Question 515160
Let s represent the speed of the canoeist during the first part of the trip (in miles per hour).  Since the speed is constant over the first part of the trip, we can use the relationship

Distance = Speed * Time

to solve for the time it took for the canoeist to travel the first leg in terms of s.  In this case, the distance was 37 miles, so we have the equation

37 = s * Time
{{{37/s}}} = Time (dividing both sides by s, presuming that s is not 0, which is reasonable since the canoeist traveled 37 miles at that speed)

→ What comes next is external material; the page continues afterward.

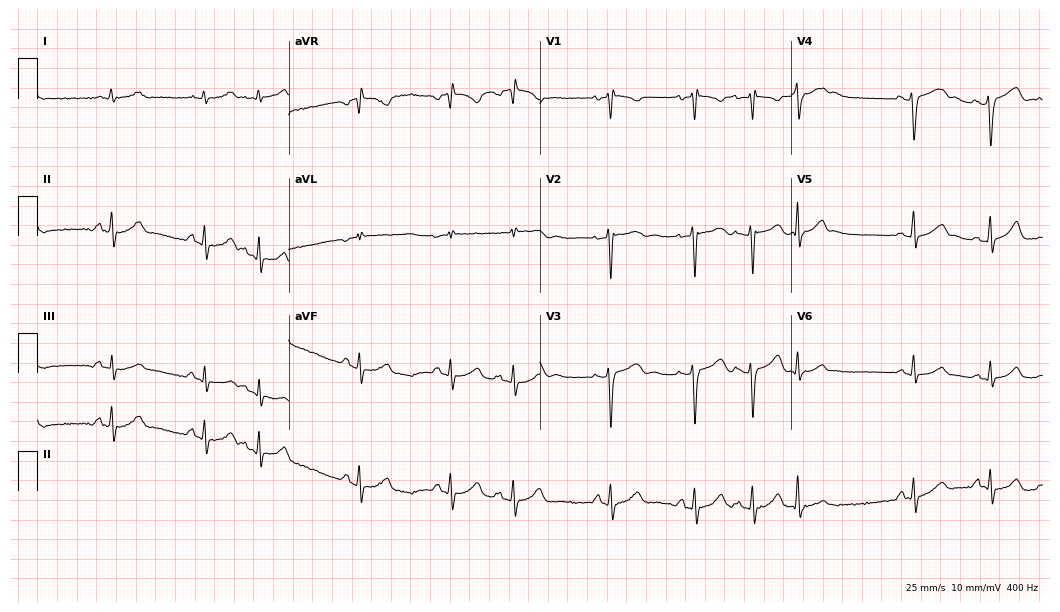
Electrocardiogram (10.2-second recording at 400 Hz), a 25-year-old female. Of the six screened findings (first-degree AV block, right bundle branch block, left bundle branch block, sinus bradycardia, atrial fibrillation, sinus tachycardia), none is recorded. Only these six findings were labelled.

So now we have an expression for the amount of time it took to travel the first leg: {{{ 37/s }}}.  Now we move on to the second leg.  According to the question, the canoeist traveled at a speed 5 mph slower than during the first leg of the trip.  We can therefore represent the speed during the second leg as {{{s - 5}}}.  Now we'll solve for the time it took to travel the second leg.  The same relationship between distance, speed, and time applies, but now the distance traveled is 17 miles and the speed is {{{s - 5}}} mph.  Solving for time, we get:

17 = {{{(s - 5)}}} * Time
{{{17 / (s - 5)}}} = Time (dividing both sides by {{{s - 5}}}, which we can also assume is non-zero since it is the speed of the canoeist)

The final bit of information we are given is that the total time of the trip is 2 hours.  We now have the times it took to travel the first and second legs of the trip in term of s, and we can set up an algebraic equation:

{{{ 37/s + 17/(s - 5) = 2 }}}

Now we solve for s:

{{{ 37 + 17s/(s - 5) = 2s }}} (multiply both sides by s)
{{{ 37(s - 5) + 17s = 2s(s - 5) }}} (multiply both sides by {{{s - 5}}})
{{{ 37s - 185 + 17s = 2s^2 - 10s }}} (distribute the 37 on the left hand side and the {{{2s}}} on the right)
{{{ 54s - 185 = 2s^2 - 10s }}} (combine like terms)
{{{ 0 = 2s^2 - 64s + 185 }}} (subtract 54s from and add 185 to both sides)
{{{ s = (64 +- sqrt(64^2 - 4*2*185))/(2*2)}}} (applying the quadratic formula)
{{{ s = (64 +- sqrt(2616))/4}}} (simplifying)

So we have two possible solutions for the speed.  Numerically, these two solutions are (to the nearest hundredth):

{{{s = (64 + sqrt(2616))/4 = 28.79}}} mph and {{{s = (64 - sqrt(2616))/4 = 3.21}}} mph

Both are positive, so both might be speeds for the first leg of the trip.  We know, however, that the speed during the second leg of the trip was {{{ s - 5 }}}, so:

if {{{s = 28.79}}} mph, then {{{s - 5 = 23.79}}} mph; and

if {{{s = 3.21}}} mph, then {{{s - 5 = -1.79}}} mph.

Speed must be a non-negative number, so -1.79 mph cannot be a speed for the second leg of the trip.  Therefore we reject the second solution, giving us that the canoeist traveled at approximately 28.79 mph during the first part of trip, and approximately 23.79 mph during the second part of the trip.  To check, note that the time it took to travel the first leg would therefore be (to the nearest hundredth):

{{{37/28.79 = 1.29}}} hours

and the time it took to travel the second leg would be (again, to the nearest hundredth):

{{{17/23.79 = 0.71}}} hours

making the total time traveled 1.29 + 0.71 = 2.00 hours, which is what we wanted.